ANCHORAGE, Alaska — The streets of Alaska were bare recently as promoters of the Iditarod, Alaska’s grueling 1,000 mile trek to Nome, prepared to launch the annual event, billed as “The Last Great Race on Earth.”
When a reporter, who flew in to cover the sled marathon, asked a rental car clerk at the airport if he might encounter any trouble with icy streets, the clerk laughed and said, “You’ve got to be kidding. I’ll bet there’s more snow on the ground in Oklahoma than there is here.”
For former University of Oklahoma student Monica Zappa, that could improve her chances of winning the race.
Zappa is one of 24 women in the 43rd Iditarod competing for first place, which includes $70,000 and a new pickup truck. The Iditarod is under way, and after leaving Fairbanks on March 9, it will take roughly nine days for the winner to cross the finish line in Nome. The champion could be determined some time Wednesday.
Zappa was raised in Wisconsin, and her parents craved the outdoors. They participated in sled dog races and Monica loved being around dogs.
After earning a bachelor's degree in meteorology and a master's in geography from Northern Illinois University, she enrolled in a doctoral program at OU and went to work for the National Weather Center.
Zappa participated in a research project designed to better understand how responsive the general public is when TV weathercasters warn viewers of impending disasters, like hurricanes and tornados.
She rode her bike around campus and at times her studies were interesting, but when she looked out a classroom window she longed to see mountains.
“For 10 years I had lived without a dog and it was killing me,” Zappa said. “I was restless. I had friends in the Peace Corps and they were encouraging me to join them. But the process to get in was lengthy, at least a year. I decided to do something really different, and come to Alaska to see what it was all about.”
That was five years ago, and she’s still there. She met Tim Osmar, whose dad Dean won the Iditarod in 1984, and they have been breeding, raising, training and racing dogs at their home base in Kasilof, Alaska.
Last year, she entered the Iditarod for the first time and finished in 47th place. This year she hopes to move up. She started the race with a full complement of 16 dogs.
The Iditarod is Alaska’s Super Bowl. The word comes from the Ingalik Native Alaskan language and it means “distant place.” It was used to name a remote village where gold was discovered in 1909. Among the 78 participants, the oldest is 74, and the youngest is 18.
After 250 loads of snow were dumped on downtown streets and graders smoothed it out, the ceremonial start went off without a hitch. When the mushers got to the airstrip outside of Anchorage, Zappa loaded up her dogs for the trip to Fairbanks.
“Settle down Dweezil,” she said to one of her dogs.
Dweezil, as in Zappa, a bystander wondered?

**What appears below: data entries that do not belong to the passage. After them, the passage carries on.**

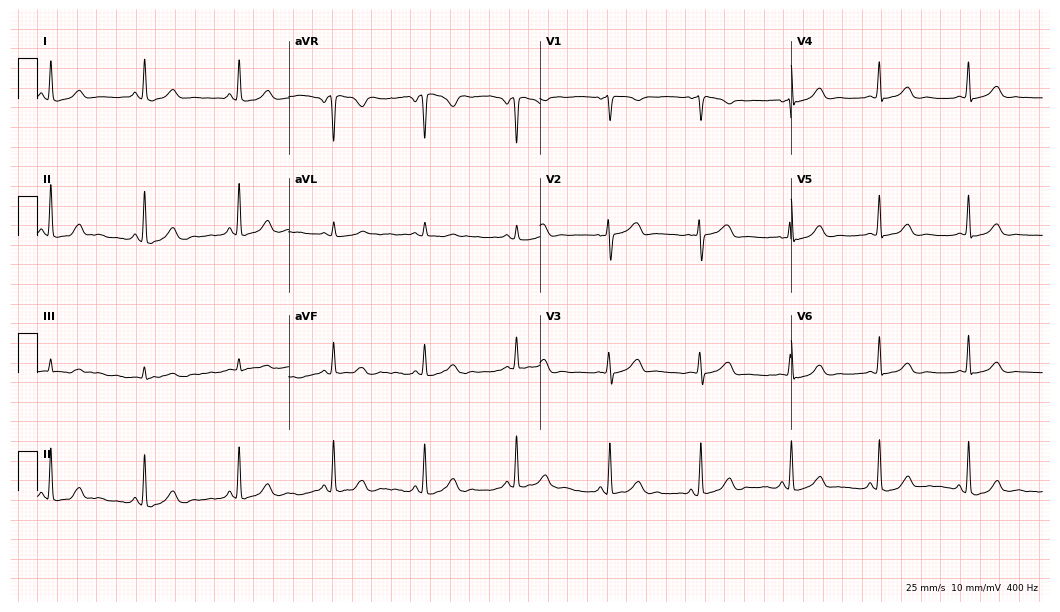
12-lead ECG from a 52-year-old woman. Labelled as a normal ECG.
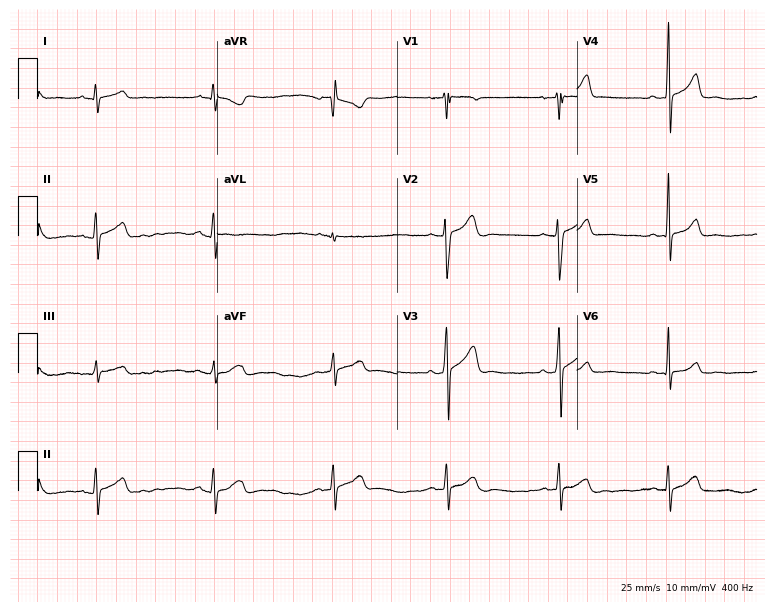
Electrocardiogram, a male patient, 22 years old. Of the six screened findings (first-degree AV block, right bundle branch block (RBBB), left bundle branch block (LBBB), sinus bradycardia, atrial fibrillation (AF), sinus tachycardia), none is recorded. Findings outside these six are not listed.
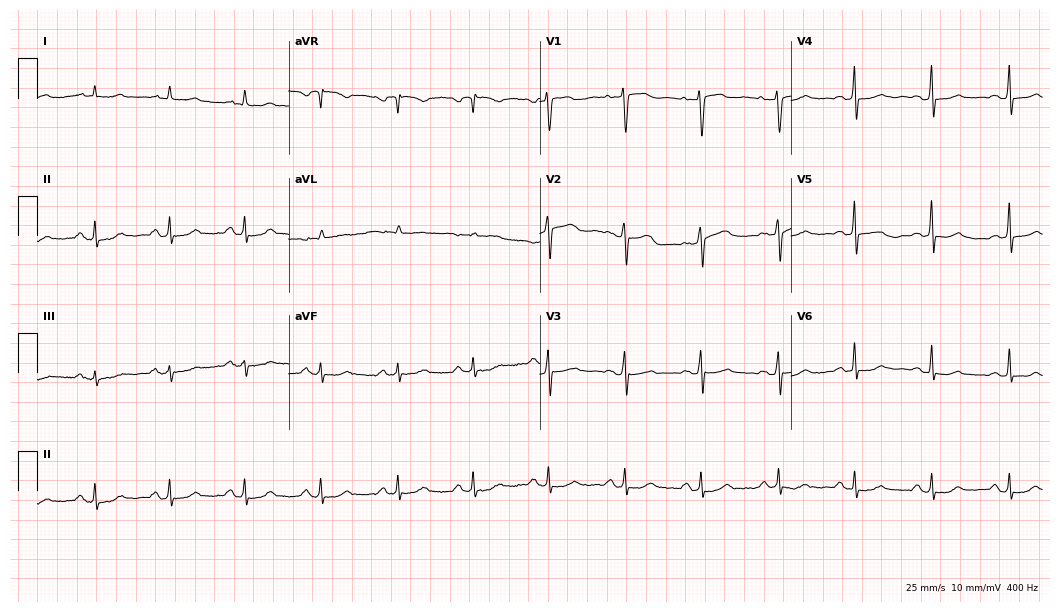
ECG (10.2-second recording at 400 Hz) — a female, 62 years old. Labelled as a normal ECG.
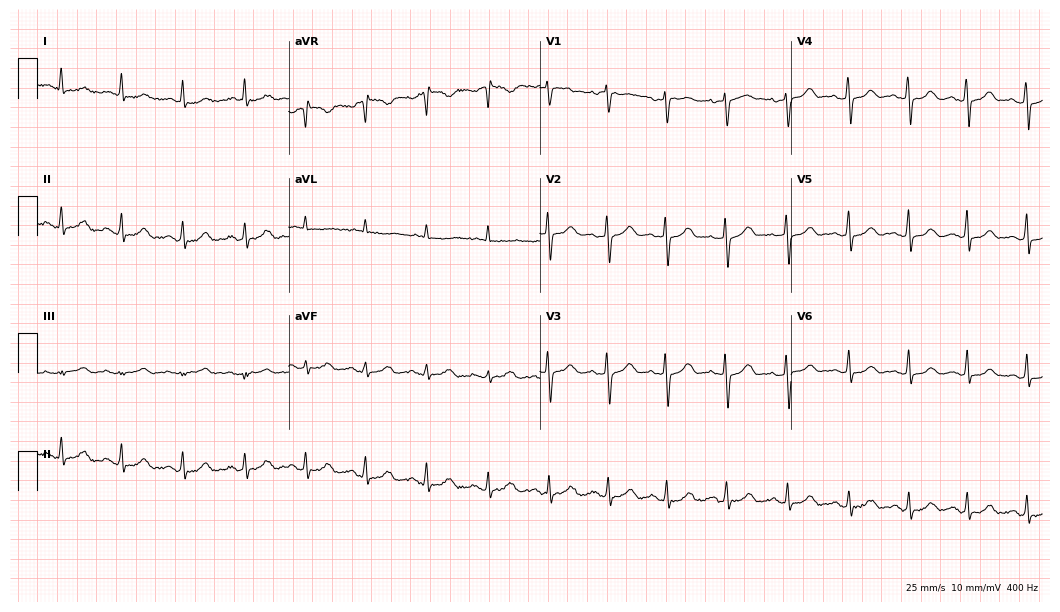
Electrocardiogram, a woman, 56 years old. Overall reading on record: normal ECG.

Frank Zappa was a unique, quirky, and highly talented rock icon of a bygone era. He named his son Dweezil.
“Are you by any chance related to Frank Zappa?” her visitor asked.
“A distant relative, I believe,” Monica replied.
“Have you ever listened to his music?” she was asked.
“All the time,” she said. “A friend downloaded 12 Frank Zappa albums to my iPod and I’m going to listen to them all the way to Nome.”